Transcribe each entry. Change nothing.
#### Supplied data ####
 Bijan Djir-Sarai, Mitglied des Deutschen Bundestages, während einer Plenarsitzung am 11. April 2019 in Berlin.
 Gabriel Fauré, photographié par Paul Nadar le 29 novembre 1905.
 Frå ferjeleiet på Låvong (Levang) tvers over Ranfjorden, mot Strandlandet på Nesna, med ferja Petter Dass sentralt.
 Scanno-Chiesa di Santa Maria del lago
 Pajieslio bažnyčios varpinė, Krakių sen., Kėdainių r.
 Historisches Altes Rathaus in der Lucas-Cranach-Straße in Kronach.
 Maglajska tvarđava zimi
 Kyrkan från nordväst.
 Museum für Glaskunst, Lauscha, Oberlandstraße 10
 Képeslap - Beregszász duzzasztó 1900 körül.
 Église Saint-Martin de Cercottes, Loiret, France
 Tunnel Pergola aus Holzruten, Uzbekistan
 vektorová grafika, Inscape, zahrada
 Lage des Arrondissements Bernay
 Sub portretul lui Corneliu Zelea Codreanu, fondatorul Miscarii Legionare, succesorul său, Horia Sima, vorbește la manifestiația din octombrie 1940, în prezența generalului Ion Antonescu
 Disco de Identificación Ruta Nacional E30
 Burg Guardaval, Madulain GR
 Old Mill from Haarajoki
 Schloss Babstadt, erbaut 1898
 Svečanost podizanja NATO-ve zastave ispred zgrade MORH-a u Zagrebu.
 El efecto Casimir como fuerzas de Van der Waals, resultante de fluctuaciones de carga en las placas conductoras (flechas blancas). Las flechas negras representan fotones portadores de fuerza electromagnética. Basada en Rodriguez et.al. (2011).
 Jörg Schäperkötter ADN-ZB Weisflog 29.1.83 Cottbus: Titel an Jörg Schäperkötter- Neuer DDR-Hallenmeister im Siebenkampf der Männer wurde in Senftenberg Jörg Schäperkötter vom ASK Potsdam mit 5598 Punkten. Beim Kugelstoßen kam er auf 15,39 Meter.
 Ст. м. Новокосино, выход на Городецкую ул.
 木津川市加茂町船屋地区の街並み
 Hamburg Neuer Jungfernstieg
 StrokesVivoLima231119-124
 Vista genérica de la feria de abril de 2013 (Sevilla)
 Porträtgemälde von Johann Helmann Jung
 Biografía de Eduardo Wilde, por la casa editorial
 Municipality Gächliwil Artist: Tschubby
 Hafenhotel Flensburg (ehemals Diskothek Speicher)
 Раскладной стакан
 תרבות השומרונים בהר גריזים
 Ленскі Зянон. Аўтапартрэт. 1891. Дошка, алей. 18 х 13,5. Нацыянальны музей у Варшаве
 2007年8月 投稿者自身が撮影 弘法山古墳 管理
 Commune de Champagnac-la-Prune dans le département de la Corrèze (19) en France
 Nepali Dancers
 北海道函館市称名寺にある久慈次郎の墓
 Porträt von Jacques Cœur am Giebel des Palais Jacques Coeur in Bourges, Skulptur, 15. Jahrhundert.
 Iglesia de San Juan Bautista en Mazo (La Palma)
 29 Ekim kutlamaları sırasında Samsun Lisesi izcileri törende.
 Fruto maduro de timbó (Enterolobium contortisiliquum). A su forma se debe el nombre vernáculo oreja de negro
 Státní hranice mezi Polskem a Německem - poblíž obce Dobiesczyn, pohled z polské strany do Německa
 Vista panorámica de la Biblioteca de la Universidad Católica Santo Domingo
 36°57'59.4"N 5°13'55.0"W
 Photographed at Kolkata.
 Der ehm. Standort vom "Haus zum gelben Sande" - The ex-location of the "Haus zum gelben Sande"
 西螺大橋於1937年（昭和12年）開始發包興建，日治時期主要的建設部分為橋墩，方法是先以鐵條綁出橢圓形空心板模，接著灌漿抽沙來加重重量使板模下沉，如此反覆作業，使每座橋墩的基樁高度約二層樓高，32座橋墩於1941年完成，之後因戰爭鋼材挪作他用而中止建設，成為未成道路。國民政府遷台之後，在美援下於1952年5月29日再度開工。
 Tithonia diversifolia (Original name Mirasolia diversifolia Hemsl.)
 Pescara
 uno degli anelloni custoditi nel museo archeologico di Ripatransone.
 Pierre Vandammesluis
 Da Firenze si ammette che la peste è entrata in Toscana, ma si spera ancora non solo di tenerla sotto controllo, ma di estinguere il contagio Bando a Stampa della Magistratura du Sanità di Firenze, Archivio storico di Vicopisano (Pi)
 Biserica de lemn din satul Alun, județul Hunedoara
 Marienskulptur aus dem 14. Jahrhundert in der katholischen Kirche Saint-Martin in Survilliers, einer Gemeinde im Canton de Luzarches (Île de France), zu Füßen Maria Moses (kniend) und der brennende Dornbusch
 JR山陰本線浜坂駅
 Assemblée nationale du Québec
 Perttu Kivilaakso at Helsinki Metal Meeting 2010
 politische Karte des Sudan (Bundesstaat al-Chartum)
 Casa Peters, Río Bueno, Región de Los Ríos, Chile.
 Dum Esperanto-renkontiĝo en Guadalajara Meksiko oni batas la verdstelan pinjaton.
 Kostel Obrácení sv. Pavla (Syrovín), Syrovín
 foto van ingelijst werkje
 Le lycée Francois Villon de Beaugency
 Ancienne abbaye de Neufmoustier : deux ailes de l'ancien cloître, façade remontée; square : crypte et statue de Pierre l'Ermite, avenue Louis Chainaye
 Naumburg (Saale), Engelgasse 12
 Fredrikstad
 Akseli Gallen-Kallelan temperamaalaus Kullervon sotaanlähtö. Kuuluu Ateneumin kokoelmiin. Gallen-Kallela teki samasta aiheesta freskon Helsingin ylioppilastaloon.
####
→ Answer to the problem:
 Bijan Djir-Sarai, Mitglied des Deutschen Bundestages, während einer Plenarsitzung am 11. April 2019 in Berlin.
 Gabriel Fauré, photographié par Paul Nadar le 29 novembre 1905.
 Frå ferjeleiet på Låvong (Levang) tvers over Ranfjorden, mot Strandlandet på Nesna, med ferja Petter Dass sentralt.
 Scanno-Chiesa di Santa Maria del lago
 Pajieslio bažnyčios varpinė, Krakių sen., Kėdainių r.
 Historisches Altes Rathaus in der Lucas-Cranach-Straße in Kronach.
 Maglajska tvarđava zimi
 Kyrkan från nordväst.
 Museum für Glaskunst, Lauscha, Oberlandstraße 10
 Képeslap - Beregszász duzzasztó 1900 körül.
 Église Saint-Martin de Cercottes, Loiret, France
 Tunnel Pergola aus Holzruten, Uzbekistan
 vektorová grafika, Inscape, zahrada
 Lage des Arrondissements Bernay
 Sub portretul lui Corneliu Zelea Codreanu, fondatorul Miscarii Legionare, succesorul său, Horia Sima, vorbește la manifestiația din octombrie 1940, în prezența generalului Ion Antonescu
 Disco de Identificación Ruta Nacional E30
 Burg Guardaval, Madulain GR
 Old Mill from Haarajoki
 Schloss Babstadt, erbaut 1898
 Svečanost podizanja NATO-ve zastave ispred zgrade MORH-a u Zagrebu.
 El efecto Casimir como fuerzas de Van der Waals, resultante de fluctuaciones de carga en las placas conductoras (flechas blancas). Las flechas negras representan fotones portadores de fuerza electromagnética. Basada en Rodriguez et.al. (2011).
 Jörg Schäperkötter ADN-ZB Weisflog 29.1.83 Cottbus: Titel an Jörg Schäperkötter- Neuer DDR-Hallenmeister im Siebenkampf der Männer wurde in Senftenberg Jörg Schäperkötter vom ASK Potsdam mit 5598 Punkten. Beim Kugelstoßen kam er auf 15,39 Meter.
 Ст. м. Новокосино, выход на Городецкую ул.
 木津川市加茂町船屋地区の街並み
 Hamburg Neuer Jungfernstieg
 StrokesVivoLima231119-124
 Vista genérica de la feria de abril de 2013 (Sevilla)
 Porträtgemälde von Johann Helmann Jung
 Biografía de Eduardo Wilde, por la casa editorial
 Municipality Gächliwil Artist: Tschubby
 Hafenhotel Flensburg (ehemals Diskothek Speicher)
 Раскладной стакан
 תרבות השומרונים בהר גריזים
 Ленскі Зянон. Аўтапартрэт. 1891. Дошка, алей. 18 х 13,5. Нацыянальны музей у Варшаве
 2007年8月 投稿者自身が撮影 弘法山古墳 管理
 Commune de Champagnac-la-Prune dans le département de la Corrèze (19) en France
 Nepali Dancers
 北海道函館市称名寺にある久慈次郎の墓
 Porträt von Jacques Cœur am Giebel des Palais Jacques Coeur in Bourges, Skulptur, 15. Jahrhundert.
 Iglesia de San Juan Bautista en Mazo (La Palma)
 29 Ekim kutlamaları sırasında Samsun Lisesi izcileri törende.
 Fruto maduro de timbó (Enterolobium contortisiliquum). A su forma se debe el nombre vernáculo oreja de negro
 Státní hranice mezi Polskem a Německem - poblíž obce Dobiesczyn, pohled z polské strany do Německa
 Vista panorámica de la Biblioteca de la Universidad Católica Santo Domingo
 36°57'59.4"N 5°13'55.0"W
 Photographed at Kolkata.
 Der ehm. Standort vom "Haus zum gelben Sande" - The ex-location of the "Haus zum gelben Sande"
 西螺大橋於1937年（昭和12年）開始發包興建，日治時期主要的建設部分為橋墩，方法是先以鐵條綁出橢圓形空心板模，接著灌漿抽沙來加重重量使板模下沉，如此反覆作業，使每座橋墩的基樁高度約二層樓高，32座橋墩於1941年完成，之後因戰爭鋼材挪作他用而中止建設，成為未成道路。國民政府遷台之後，在美援下於1952年5月29日再度開工。
 Tithonia diversifolia (Original name Mirasolia diversifolia Hemsl.)
 Pescara
 uno degli anelloni custoditi nel museo archeologico di Ripatransone.
 Pierre Vandammesluis
 Da Firenze si ammette che la peste è entrata in Toscana, ma si spera ancora non solo di tenerla sotto controllo, ma di estinguere il contagio Bando a Stampa della Magistratura du Sanità di Firenze, Archivio storico di Vicopisano (Pi)
 Biserica de lemn din satul Alun, județul Hunedoara
 Marienskulptur aus dem 14. Jahrhundert in der katholischen Kirche Saint-Martin in Survilliers, einer Gemeinde im Canton de Luzarches (Île de France), zu Füßen Maria Moses (kniend) und der brennende Dornbusch
 JR山陰本線浜坂駅
 Assemblée nationale du Québec
 Perttu Kivilaakso at Helsinki Metal Meeting 2010
 politische Karte des Sudan (Bundesstaat al-Chartum)
 Casa Peters, Río Bueno, Región de Los Ríos, Chile.
 Dum Esperanto-renkontiĝo en Guadalajara Meksiko oni batas la verdstelan pinjaton.
 Kostel Obrácení sv. Pavla (Syrovín), Syrovín
 foto van ingelijst werkje
 Le lycée Francois Villon de Beaugency
 Ancienne abbaye de Neufmoustier : deux ailes de l'ancien cloître, façade remontée; square : crypte et statue de Pierre l'Ermite, avenue Louis Chainaye
 Naumburg (Saale), Engelgasse 12
 Fredrikstad
 Akseli Gallen-Kallelan temperamaalaus Kullervon sotaanlähtö. Kuuluu Ateneumin kokoelmiin. Gallen-Kallela teki samasta aiheesta freskon Helsingin ylioppilastaloon.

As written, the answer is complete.